The observation model assumes that only a subset Ω of squared distances is observed, each corrupted by additive Gaussian noise: D_ij = ‖P_i − P_j‖² + ε_ij, ε_ij ∼ 𝒩(0,σ²). The resulting likelihood is non‑linear in P, making direct Gibbs sampling impossible for the latent points. The authors therefore employ a hybrid Markov chain Monte Carlo (MCMC) scheme: Gibbs updates for the hyperparameters (u_p, Δ_p, α) are analytically tractable thanks to conjugacy, while each point P_i is updated via a Metropolis‑Hastings (MH) step with a Gaussian proposal centered at the current location. The acceptance probability incorporates both the prior term (quadratic in P_i) and the likelihood term (involving the squared‑distance residuals). The full algorithm (Algorithm 1) iterates hyperparameter updates, pointwise MH proposals, and recomputation of the EDM estimate ˆD_ij = ‖P_i − P_j‖².

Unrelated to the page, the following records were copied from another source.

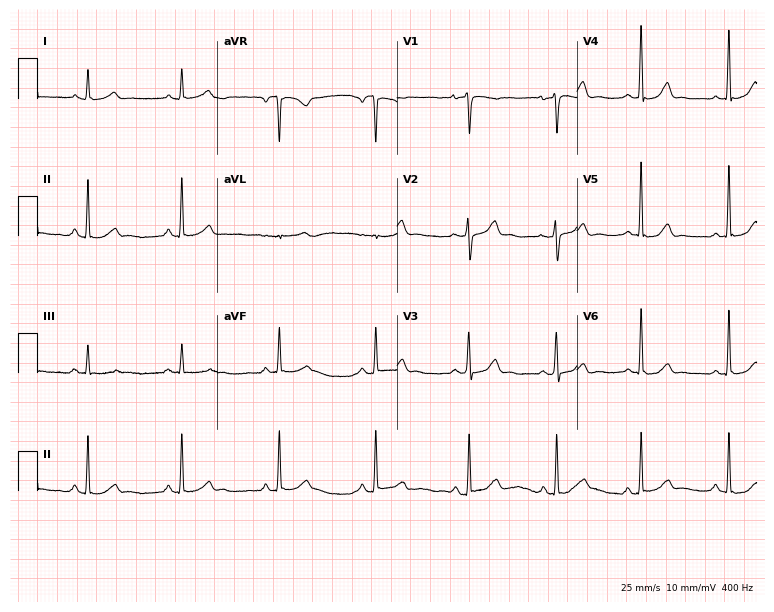
Electrocardiogram (7.3-second recording at 400 Hz), a 37-year-old female. Overall reading on record: normal ECG.
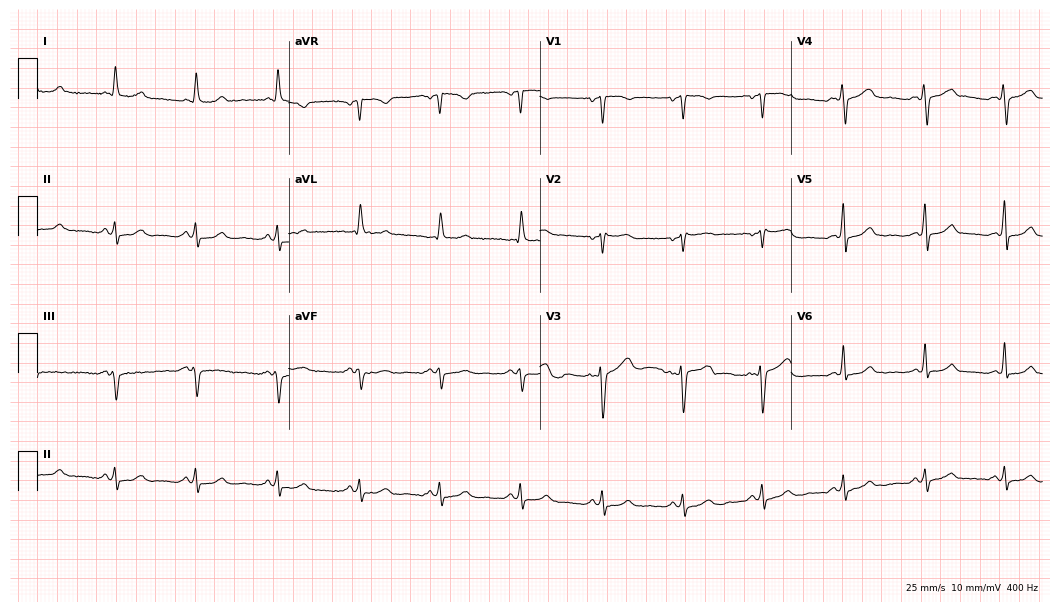
Resting 12-lead electrocardiogram. Patient: a woman, 43 years old. Read as a normal ECG.
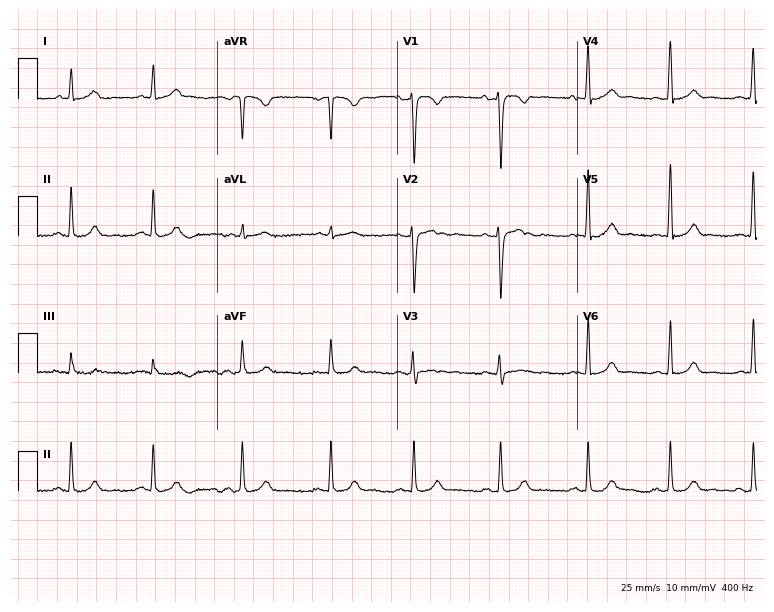
Electrocardiogram, a 38-year-old woman. Of the six screened findings (first-degree AV block, right bundle branch block, left bundle branch block, sinus bradycardia, atrial fibrillation, sinus tachycardia), none is recorded. Findings outside these six are not listed.
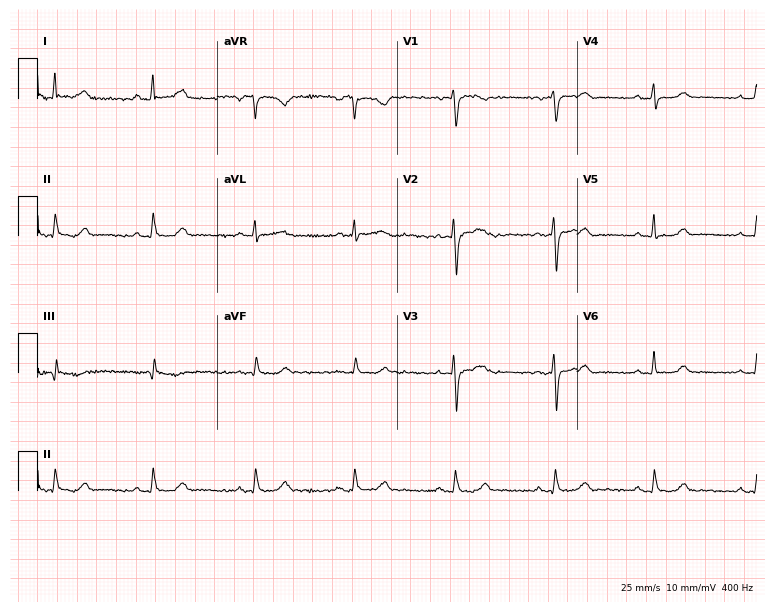
Resting 12-lead electrocardiogram (7.3-second recording at 400 Hz). Patient: a 71-year-old female. None of these six findings is recorded: first-degree AV block, right bundle branch block, left bundle branch block, sinus bradycardia, atrial fibrillation, sinus tachycardia. Only these six findings were labelled.
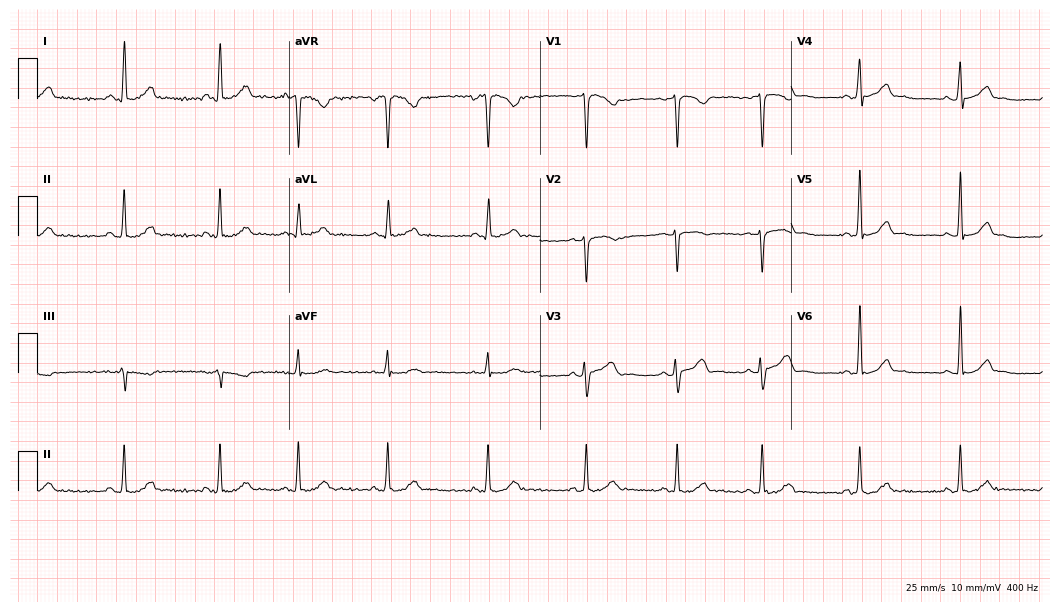
Resting 12-lead electrocardiogram. Patient: a female, 29 years old. Read as a normal ECG.
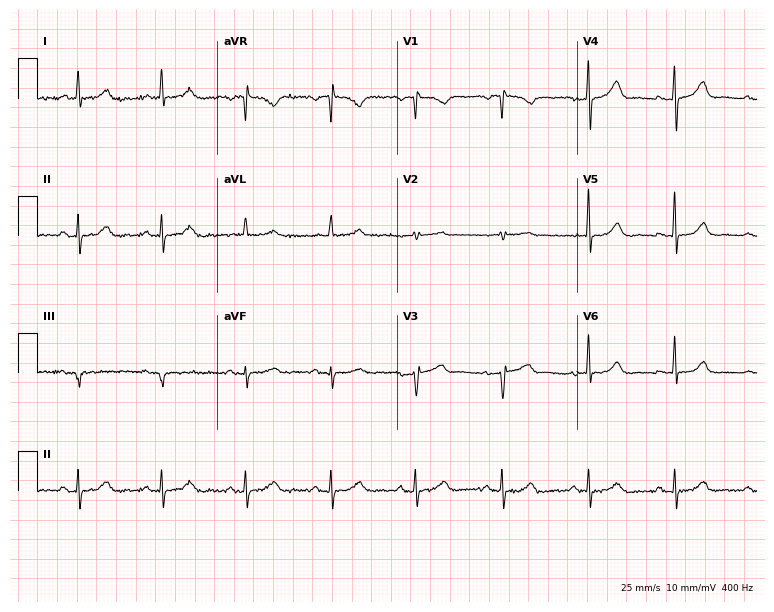
Electrocardiogram, a female, 65 years old. Of the six screened findings (first-degree AV block, right bundle branch block, left bundle branch block, sinus bradycardia, atrial fibrillation, sinus tachycardia), none is recorded.

Experiments are conducted on synthetic data where n = 100, 250, 500 points are drawn from a standard normal distribution in d = 3 dimensions. Observation fractions range from 2 % to 10 % and signal‑to‑noise ratios (SNR) from 20 dB to 25 dB. The proposed Bayesian Matrix Completion under Geometric Constraints (BMC‑GC) is compared against three state‑of‑the‑art deterministic baselines: OptSpace, Alternating Descent, and an Augmented Lagrangian method. Performance is measured by relative reconstruction error E = ‖Ď − D‖_F / ‖D‖_F. BMC‑GC consistently outperforms the baselines, especially in the most sparse regimes (2 %–6 % observed entries), achieving error reductions of 10 %–30 % over the best deterministic competitor. Convergence diagnostics show that after a conservative burn‑in of 1200 iterations (out of 1500 total), the chain stabilizes; posterior samples are thinned every 10 iterations, and the final EDM estimate is the average of 30 samples. Moreover, the authors visualize posterior distributions for nine randomly selected missing entries, demonstrating that the posterior means are close to the true values and that credible intervals correctly capture the ground truth, thereby validating the model’s uncertainty quantification capability.

In summary, the paper makes several notable contributions: (1) it formulates EDM completion as a hierarchical Bayesian inference problem that directly respects Euclidean geometry; (2) it establishes an equivalence between MAP estimation with a simple Gaussian prior and nuclear‑norm minimization, bridging probabilistic and convex‑optimization perspectives; (3) it introduces a Normal‑Wishart hierarchical prior that learns regularization strength and noise precision from data, eliminating the need for hand‑tuned hyperparameters; (4) it designs an efficient Metropolis‑within‑Gibbs sampler that handles the non‑linear likelihood while preserving conjugacy for hyperparameters; and (5) it empirically demonstrates superior reconstruction accuracy and meaningful uncertainty estimates compared to leading deterministic methods. The work opens avenues for applying Bayesian EDM completion to real‑world sensor networks, acoustic imaging, and molecular structure determination, and suggests future extensions such as variational approximations for scalability, incorporation of additional geometric constraints (e.g., anchor points), and application to large‑scale, high‑dimensional distance data.